Would you retype the entries from the first line to the line bearing "2011.0 | 4.369 |", both included, leaving out every picture?
★ ★ ★
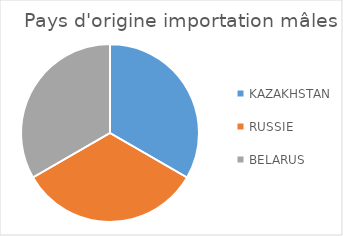
| Category | Series 0 |
|---|---|
| KAZAKHSTAN | 1 |
| RUSSIE | 1 |
| BELARUS | 1 |
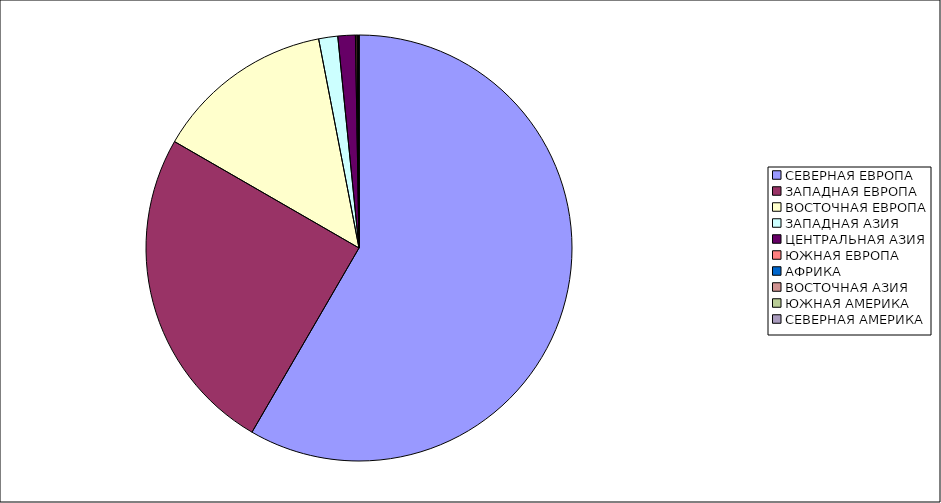
| Category | Оборот |
|---|---|
| СЕВЕРНАЯ ЕВРОПА | 58.375 |
| ЗАПАДНАЯ ЕВРОПА | 24.952 |
| ВОСТОЧНАЯ ЕВРОПА | 13.636 |
| ЗАПАДНАЯ АЗИЯ | 1.445 |
| ЦЕНТРАЛЬНАЯ АЗИЯ | 1.324 |
| ЮЖНАЯ ЕВРОПА | 0.112 |
| АФРИКА | 0.065 |
| ВОСТОЧНАЯ АЗИЯ | 0.051 |
| ЮЖНАЯ АМЕРИКА | 0.037 |
| СЕВЕРНАЯ АМЕРИКА | 0.003 |
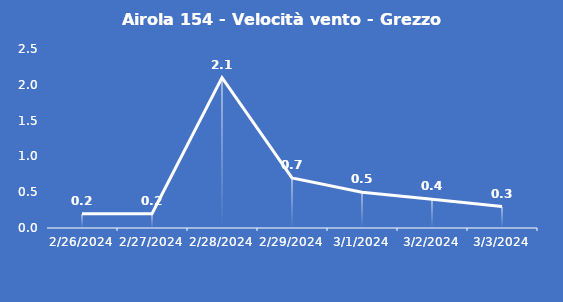
| Category | Airola 154 - Velocità vento - Grezzo (m/s) |
|---|---|
| 2/26/24 | 0.2 |
| 2/27/24 | 0.2 |
| 2/28/24 | 2.1 |
| 2/29/24 | 0.7 |
| 3/1/24 | 0.5 |
| 3/2/24 | 0.4 |
| 3/3/24 | 0.3 |
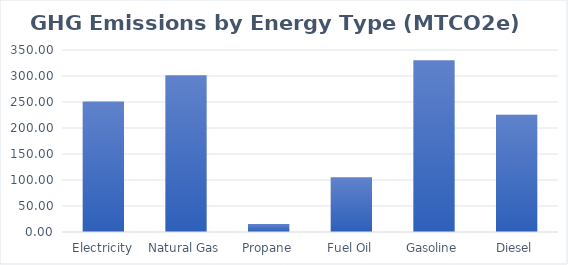
| Category | GHG Emissions (tons) |
|---|---|
| Electricity | 250.971 |
| Natural Gas | 301.305 |
| Propane | 15.234 |
| Fuel Oil | 105.498 |
| Gasoline | 330.233 |
| Diesel | 225.375 |
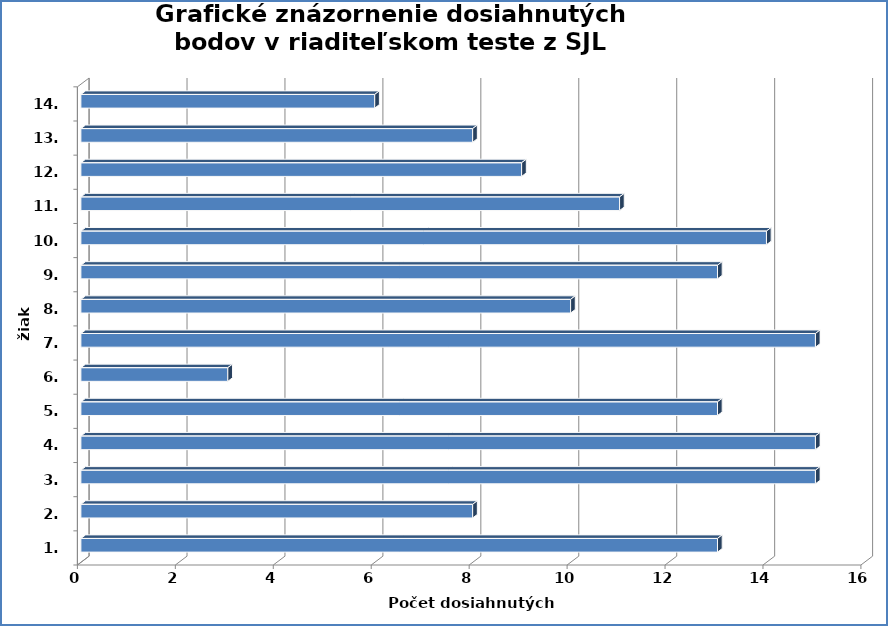
| Category | Series 0 |
|---|---|
| 1. | 13 |
| 2. | 8 |
| 3. | 15 |
| 4. | 15 |
| 5. | 13 |
| 6. | 3 |
| 7. | 15 |
| 8. | 10 |
| 9. | 13 |
| 10. | 14 |
| 11. | 11 |
| 12. | 9 |
| 13. | 8 |
| 14. | 6 |
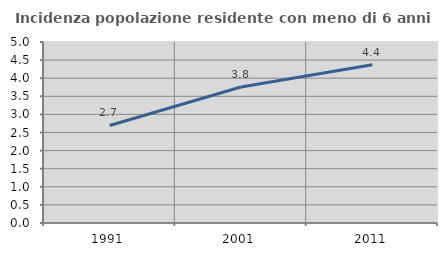
| Category | Incidenza popolazione residente con meno di 6 anni |
|---|---|
| 1991.0 | 2.695 |
| 2001.0 | 3.756 |
| 2011.0 | 4.369 |
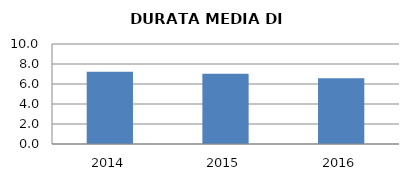
| Category | 2014 2015 2016 |
|---|---|
| 2014.0 | 7.22 |
| 2015.0 | 7.018 |
| 2016.0 | 6.582 |
★ ★ ★
#### Task response
| Category | Series 0 |
|---|---|
| KAZAKHSTAN | 1 |
| RUSSIE | 1 |
| BELARUS | 1 |
| Category | Оборот |
|---|---|
| СЕВЕРНАЯ ЕВРОПА | 58.375 |
| ЗАПАДНАЯ ЕВРОПА | 24.952 |
| ВОСТОЧНАЯ ЕВРОПА | 13.636 |
| ЗАПАДНАЯ АЗИЯ | 1.445 |
| ЦЕНТРАЛЬНАЯ АЗИЯ | 1.324 |
| ЮЖНАЯ ЕВРОПА | 0.112 |
| АФРИКА | 0.065 |
| ВОСТОЧНАЯ АЗИЯ | 0.051 |
| ЮЖНАЯ АМЕРИКА | 0.037 |
| СЕВЕРНАЯ АМЕРИКА | 0.003 |
| Category | Airola 154 - Velocità vento - Grezzo (m/s) |
|---|---|
| 2/26/24 | 0.2 |
| 2/27/24 | 0.2 |
| 2/28/24 | 2.1 |
| 2/29/24 | 0.7 |
| 3/1/24 | 0.5 |
| 3/2/24 | 0.4 |
| 3/3/24 | 0.3 |
| Category | GHG Emissions (tons) |
|---|---|
| Electricity | 250.971 |
| Natural Gas | 301.305 |
| Propane | 15.234 |
| Fuel Oil | 105.498 |
| Gasoline | 330.233 |
| Diesel | 225.375 |
| Category | Series 0 |
|---|---|
| 1. | 13 |
| 2. | 8 |
| 3. | 15 |
| 4. | 15 |
| 5. | 13 |
| 6. | 3 |
| 7. | 15 |
| 8. | 10 |
| 9. | 13 |
| 10. | 14 |
| 11. | 11 |
| 12. | 9 |
| 13. | 8 |
| 14. | 6 |
| Category | Incidenza popolazione residente con meno di 6 anni |
|---|---|
| 1991.0 | 2.695 |
| 2001.0 | 3.756 |
| 2011.0 | 4.369 |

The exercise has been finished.